On March 27, 2013, pursuant to an agreement and plan of merger, dated December 21, 2012, by and among the Company, ShangPharma Holdings Limited, ShangPharma Parent Limited and ShangPharma Merger Sub Limited (“Merger Sub”), Merger Sub was merged with and into the Company, with the Company as the surviving entity (the “Merger”). Upon completion of the Merger, the Company became a privately-held company.

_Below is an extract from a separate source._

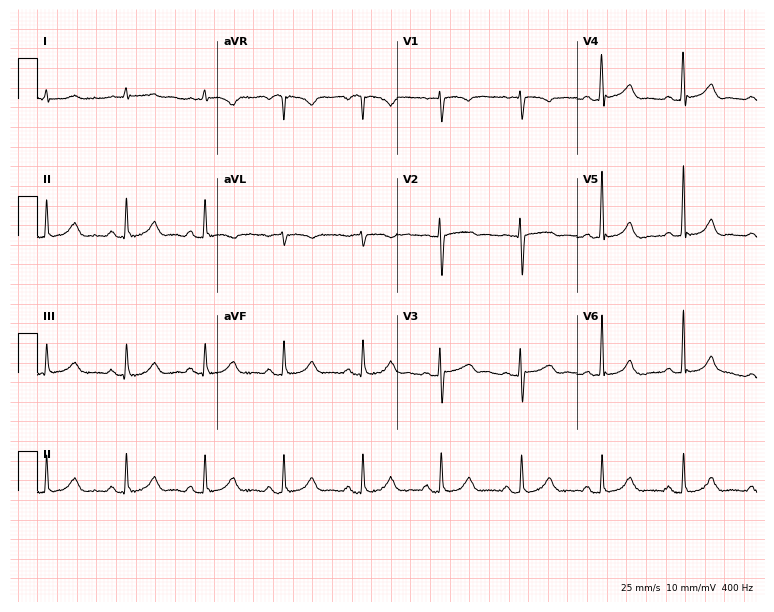
ECG — a 72-year-old male. Screened for six findings — first-degree AV block, right bundle branch block, left bundle branch block, sinus bradycardia, atrial fibrillation, sinus tachycardia — none is recorded.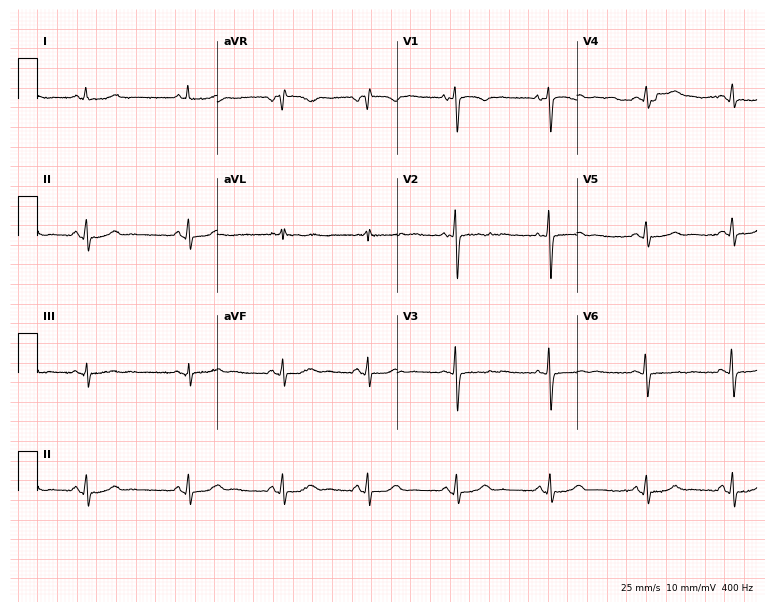
Standard 12-lead ECG recorded from a 43-year-old female. None of these six findings is recorded: first-degree AV block, right bundle branch block, left bundle branch block, sinus bradycardia, atrial fibrillation, sinus tachycardia. Other findings, if any, are not listed.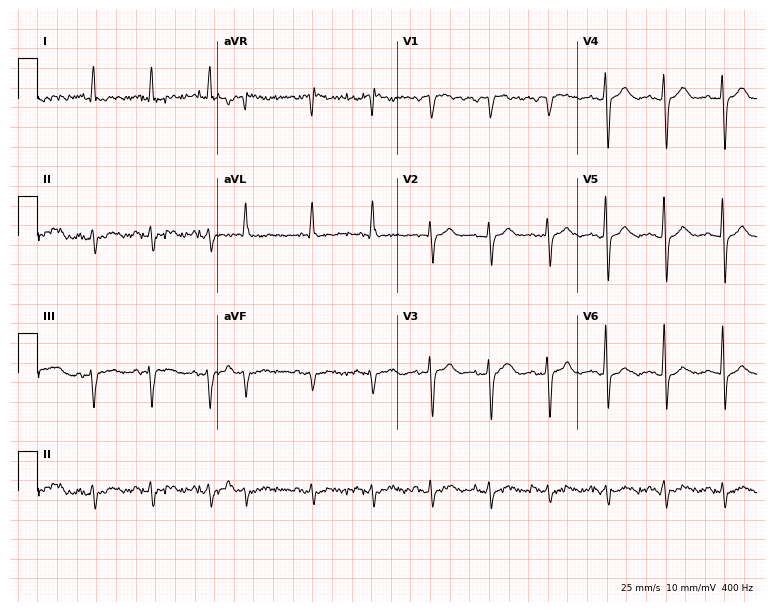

As a result of the Merger, the Company has terminated all the offerings of its securities pursuant to the Registration Statement. The Company hereby removes from registration, by means of this Post-Effective Amendment, any and all of the securities registered under the Registration Statement which remain unsold as of the date hereof.

 

 

 


SIGNATURES

Pursuant to the requirements of the Securities Act of 1933, the Registrant certifies that it has reasonable grounds to believe that it meets all of the requirements for filing this Post-Effective Amendment to the Registration Statement on Form S-8 and has duly caused this Post-Effective Amendment to be signed on its behalf by the undersigned, thereunto duly authorized, in Shanghai, China, on April 15, 2013.

 

SHANGPHARMA CORPORATION
By:   /s/ Michael Xin Hui
Name:   Michael Xin Hui
Title:   Chairman and Chief Executive Officer


Pursuant to the requirements of the Securities Act of 1933, this Post-Effective Amendment to Registration Statement has been signed by the following persons in the capacities and on the dates indicated.

 

Signature

  

Title

 

Date

/s/ Michael Xin Hui

Michael Xin Hui

  

Chairman of the Board of Directors and

Chief Executive Officer (principal executive officer)

  April 15, 2013

/s/ William Dai

William Dai

  

Chief Financial Officer

(principal financial and accounting officer)

  April 15, 2013

/s/ Ronald Cami

Ronald Cami

   Director   April 15, 2013

/s/ Amy Segler

Amy Segler

  

Authorized U.S. Representative on behalf

of Law Debenture Corporate Services Inc.